Komşulardan iki kadın daha gelmiş feryadına.. Saliha Teyze'yi "Anam cana geleceğine mala gelsin.." diye teselli etmişler.. Saliha Teyze "Hiç değilse tüylerinden yastık yapaydım.." diye hayıflanınca da kadınlardan biri:

- "Yine yaparsın.." deyivermiş.. "Üç koldan birden yolarız tüylerini.. Sen de bir güzel minder kılıfına tıkarsın.."

Peki ya sıcak su? Kaynatmak icap etmez mi?

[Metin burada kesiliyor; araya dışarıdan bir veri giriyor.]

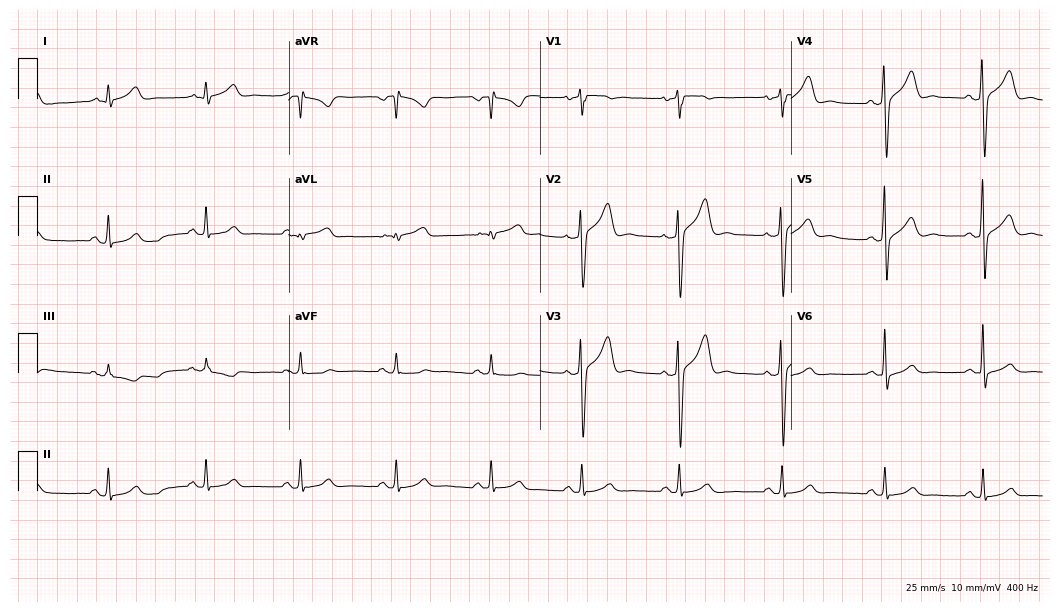
Resting 12-lead electrocardiogram. Patient: a 72-year-old woman. Read as a normal ECG.

Kadınlardan biri "Lazım değil, culuk tüyü tavuk gibi olmaz.. Kolay yolunur.." deyince işe koyulmuşlar.. Hareketsiz yatan hayvanları kucaklarına yatırdıkları gibi yolmaya başlamışlar..

İşi biteni de bahçenin kuytu bir köşesine bırakmışlar..

Culuklar mundar gittiğinden yiyecek halleri yok tabii.. Veysel Efendi işi öğrenince icaplarına bakar..

***

Kadınlar işlerinin başına dönmüş.. Veysel Dayı da akşam eve gelmiş.. Saliha Teyze hayvanların telef olduğunu söyleyemiyor bir türlü.. Aklından "Hele yatsın, sabah söylerim.." diye geçirmekte..

Kadın taktiğidir.. Ters giden şeyin haberi geceden verilirse; herif yattığı yerde bile söylenir.. Sabah söyleyeceksin ki biraz vırvır ettikten sonra çekip kahveye gitsin, sen de kurtul..

Saliha Teyze'nin siyaseti bu..

Veysel Dayı sabah kalkmış.. Bahçeye çıkmış.. Yüreği pırpır eden Saliha Teyze de arkasından.. Karı koca ne görsünler.. Beş tane tüysüz culuk, ayaklanmış yiyecek birşey bulmak için eşeleniyor..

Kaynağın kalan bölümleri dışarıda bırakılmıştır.